[Opening DATA BELOW section]
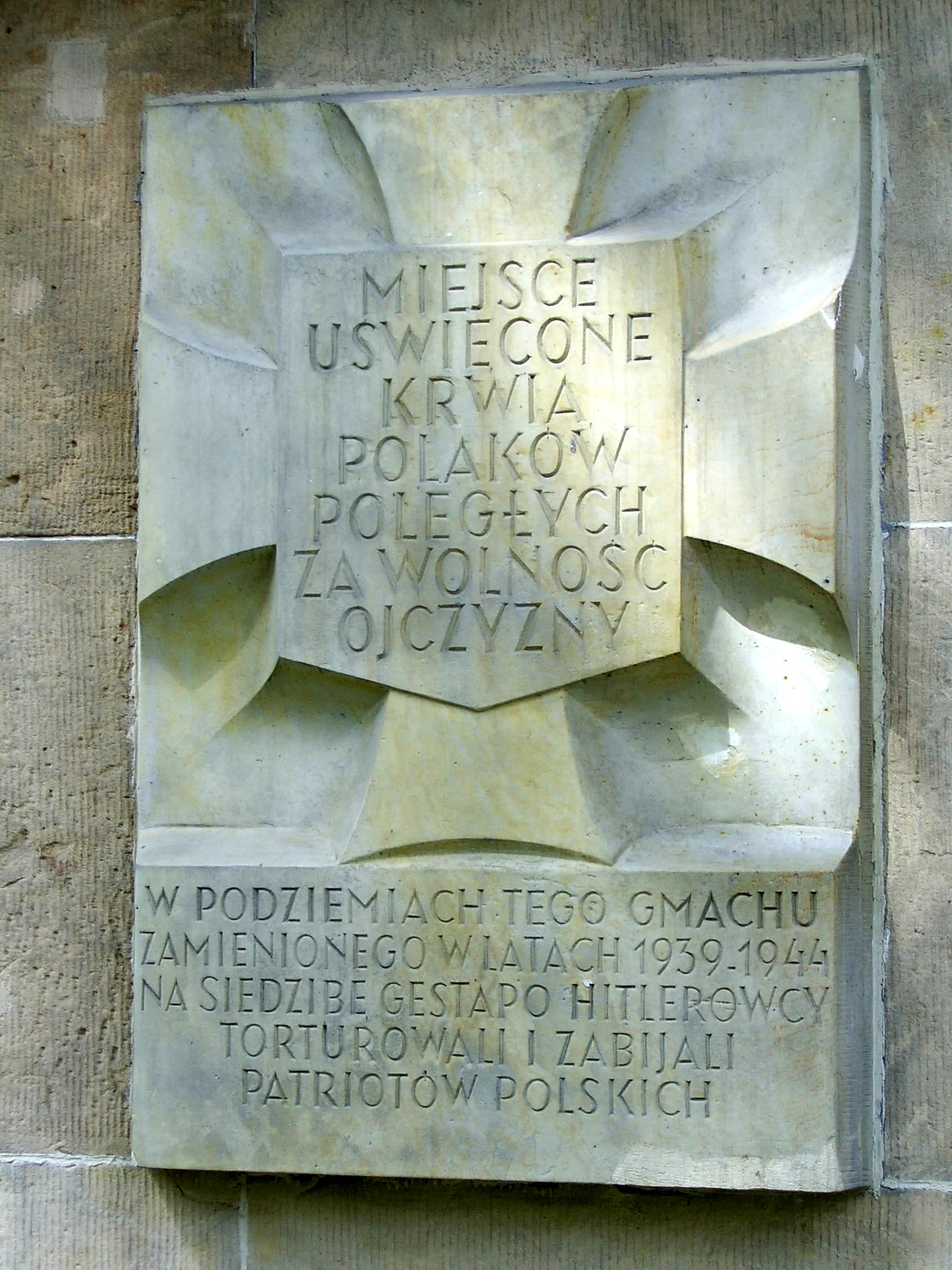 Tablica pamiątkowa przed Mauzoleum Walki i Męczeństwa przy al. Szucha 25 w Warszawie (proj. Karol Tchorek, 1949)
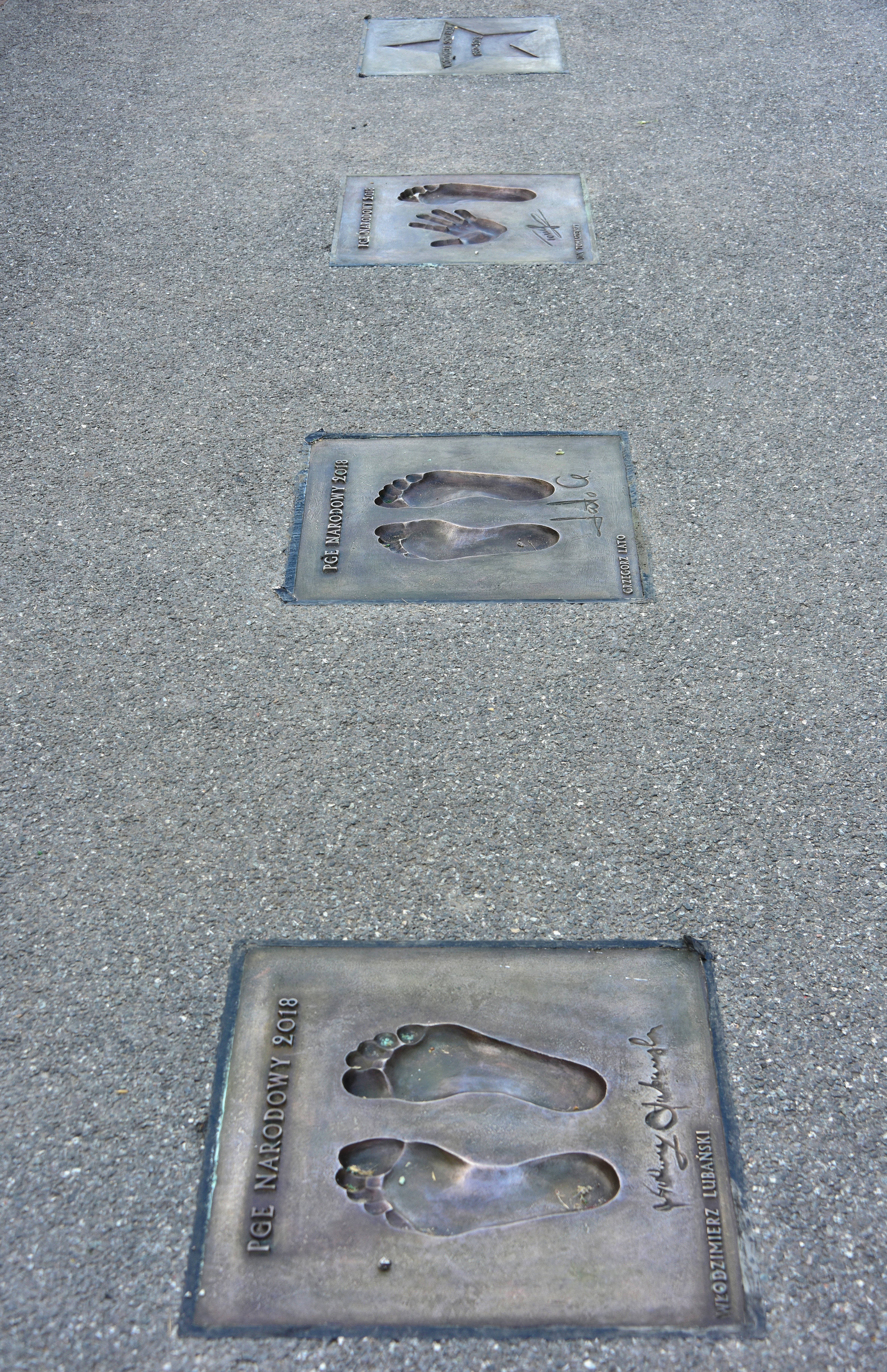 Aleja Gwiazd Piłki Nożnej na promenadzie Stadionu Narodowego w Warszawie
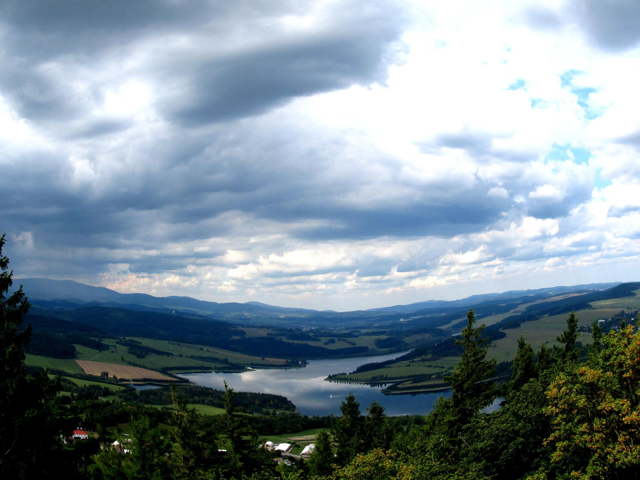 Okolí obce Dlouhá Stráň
[Closing DATA BELOW section]
* **WHAT THE EXERCISE ASKS**
In your copy, restate the data above word for word but leave out any picture.

* **RESULT OF THIS TASK**
 Tablica pamiątkowa przed Mauzoleum Walki i Męczeństwa przy al. Szucha 25 w Warszawie (proj. Karol Tchorek, 1949)
 Aleja Gwiazd Piłki Nożnej na promenadzie Stadionu Narodowego w Warszawie
 Okolí obce Dlouhá Stráň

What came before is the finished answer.